Forward Health, a high-profile company that sought to replace traditional primary care with a slick, tech-first model, recently shuttered its doors, leaving patients and providers in the lurch. While failure is often celebrated as a badge of honor in the startup world, there’s no “fail fast, fail often” in healthcare. Patients can’t pivot to another app overnight when the one they depend on for medication management or mental health support suddenly vanishes. Forward’s closure highlights a harsh truth: healthcare’s high ethical stakes make the sector uniquely unforgiving to sloppy closures.
And here’s the kicker: there are millions of tweets, thousands of books, and hundreds of courses focused on how to build, launch, and grow a healthcare delivery company. But there’s almost nothing to help founders, operators, and investors think through how to wind down a care delivery business responsibly. 🛑 It’s a blind spot that puts patients at risk, and we’re here to present a framework to fill that gap.
Why Healthcare Closures Are Different 🏥
When a healthcare startup fails, the ripple effects are seismic. A shuttered ride-share app might leave you stranded for a night; a collapsed digital health company might leave you stranded without care for months. That’s because healthcare operates at the intersection of regulation, ethics, and trust—three areas many founders are unprepared to navigate when the walls start closing in.
Here are the three most significant ways healthcare closures differ from other industries:
Patient Data Security: 🔒
Digital health companies don’t just hold purchase histories or user preferences—they hold medical records. The stakes of mishandling these records are sky-high, with risks ranging from HIPAA violations to irreversible loss of continuity in patient care. Data isn’t just a “nice-to-have” in healthcare—it’s a lifeline.
Continuity of Care: 🩺
Unlike other industries, healthcare doesn’t have the luxury of disruption. Patients can’t wait for new funding rounds to see their psychiatrist or refill their lifesaving prescriptions. Abrupt shutdowns risk creating serious gaps in care, particularly for vulnerable populations with chronic conditions or acute mental health needs. And no, an FAQ page doesn’t count as ‘continuity.’

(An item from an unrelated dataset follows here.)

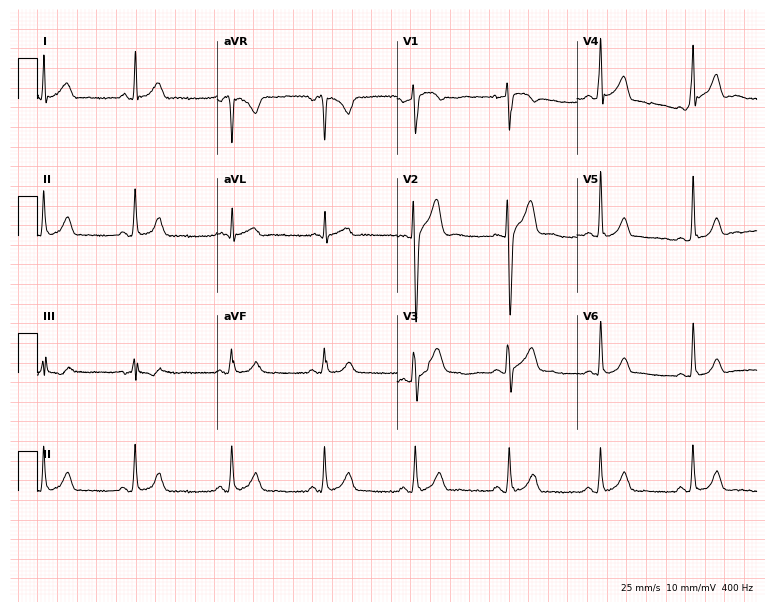
12-lead ECG from a man, 36 years old (7.3-second recording at 400 Hz). Recorded interpretation: within normal limits.

Clinician Responsibility: 🤝
Clinicians working for these companies are often caught in the crossfire, left scrambling to inform patients of the next steps while wondering how to meet their own professional obligations. The fallout can damage their reputation and even their license if not appropriately handled.

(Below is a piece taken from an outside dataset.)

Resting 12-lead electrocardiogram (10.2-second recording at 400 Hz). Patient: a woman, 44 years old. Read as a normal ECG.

Forward Health: A Cautionary Tale ⚠️
Forward Health’s recent implosion wasn’t the first digital health closure to leave patients and providers feeling burned, and sadly, it won’t be the last. But it serves as a stark reminder that when healthcare companies fail, their shortcomings don’t just show up on a balance sheet. They show up in missed appointments, unfilled prescriptions, and delayed treatments.
We’re not here to dunk on Forward specifically—building in healthcare is hard (as anyone who’s tried to navigate state-by-state medical regulations can tell you). But there’s a difference between “hard” and “negligent.” When companies like Forward collapse without clear plans for offboarding patients or transitioning care, it’s clear that the incentives in healthcare startups need recalibration. Patients are not just “users,” and care delivery is not just another SaaS model. 💔
The Way Forward: Best Practices for Ethical Closures
Healthcare startups need to bake responsibility into their DNA from day one to avoid the chaos of closures like Forward's. The time to think about exit strategies isn’t when you’ve got 30 days of runway left—it’s when you’re still hammering out your Series A pitch deck.
Here’s what ethical shutdowns should look like:
Data Safeguards: 📂
Patient records need to be treated like the sacred artifacts they are. Companies must establish partnerships with third-party custodians or repositories to ensure patients can access their data long after the company ceases operations. Bonus points if those partners are vetted for HIPAA compliance. Remember, there are also federal, state, and payor requirements related to safeguarding, storing, and making available patient records, even after the doors have closed on a shuttered practice.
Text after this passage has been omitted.